I for one am super excited! These are the cutest things added in a long time!!
I?ve got Tia?s items crafting right now. 
Hopefully i can get the fountain started later in the day! 

What at are you most excited about?


----------



## ESkill (Apr 20, 2018)

I'm so excited that Tia is here! These elegant items and amenities look great! I can't wait to start gathering elegant essence


----------



## That Marshal Fangirl (Apr 20, 2018)

The amenities are the cutest thing ever.  I'm also super excited about Whitney as she's one of my favorites.


----------



## iLoveYou (Apr 20, 2018)

I'm most excited for the new amenities ! They're all very nice & I can't wait to craft them all.

Still a bit disappointed that Diana wasn't added for the wave of elengant campers. Personally I think she would have fit very well in that category.


----------



## Flare (Apr 20, 2018)

I've got Tia and Julia's furniture done, now I just need to invite them to the campsite. I'm glad they didn't require anything insanely high or something.


----------



## Angel-Rae (Apr 20, 2018)

It’s frustrating having the day reset at 4pm because that means the new campers don’t turn up until the next cycle if I’m lucky which is at 7pm and I am sometimes busy for the evening so I don’t see them until the next day.

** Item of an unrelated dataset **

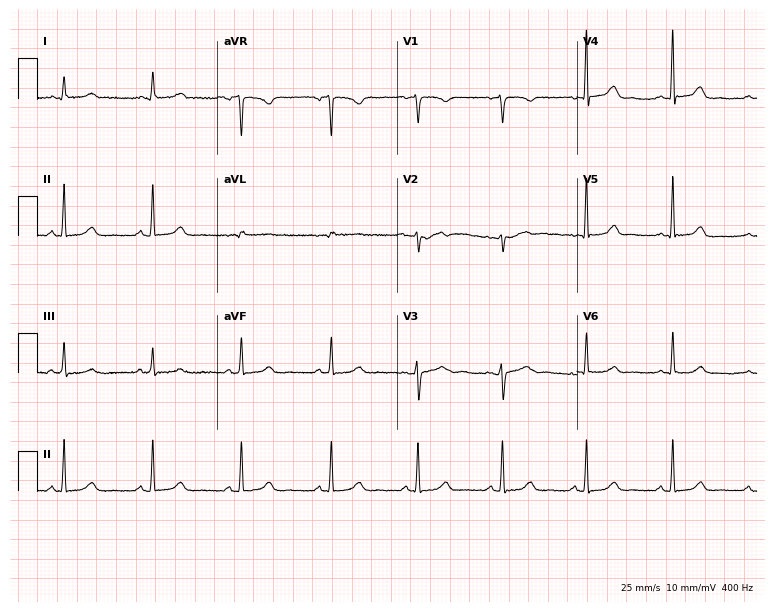
Standard 12-lead ECG recorded from a female, 42 years old (7.3-second recording at 400 Hz). Read as a normal ECG.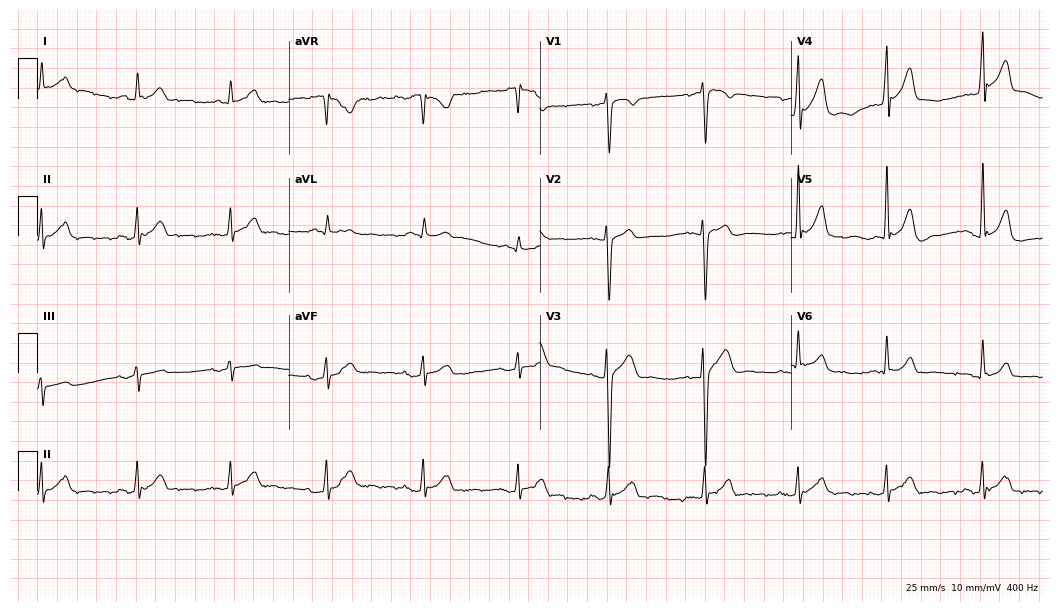
12-lead ECG from a male, 32 years old. Labelled as a normal ECG.

I did see all of them by getting up early to catch the first lot 10 minutes before reset. I have to wait till I’ve finished crafting a couple of 24 hour items before I can craft the rest of Tia’s things, she’s adorable!


----------



## Gashlycrumb (Apr 20, 2018)

MUFFY'S HERE YESSS

Also that castle amenity /grabby hands


I'm hoping we get the rest of the rococo stuff too, and especially the recolored versions!


----------



## Becca617 (Apr 20, 2018)

I think this has to be my favorite essence and villagers to come to PC yet! I love all of the amenities and I wish I could have them all in my campsite at once. I'm in the process of crafting the furniture.


----------



## Roald_fan (Apr 21, 2018)

I love Julia! She is adorable.


----------



## Bucky42 (Apr 21, 2018)

I was really happy to see the new furniture & animals. I am working on getting it all crafted then I will be using it in my camper and or campsite.


----------



## Paperboy012305 (Apr 21, 2018)

I'm happy that the fountain (Which I love) you get to craft first.


----------



## Vizionari (Apr 22, 2018)

I'm a bit annoyed that I haven't got any of the new elegant villagers to show up yet :/


----------



## iLoveYou (Apr 22, 2018)

The Elegant essence ( campers, amenities & etc. ) is my favourite by far. *ω* I'm really impressed with it all.


----------



## TykiButterfree (Apr 23, 2018)

I am loving the new castle amenity, but how many elegant things do you have to make before it shows up? Right now I can only see a carriage grayed out. Is it after the carriage? 

I am also sad that Colton is asking for furniture that needs so much cotton. I tend to throw all my cotton at amenities and never have any for furniture. I may be wasting more club Nintendo coins soon.


----------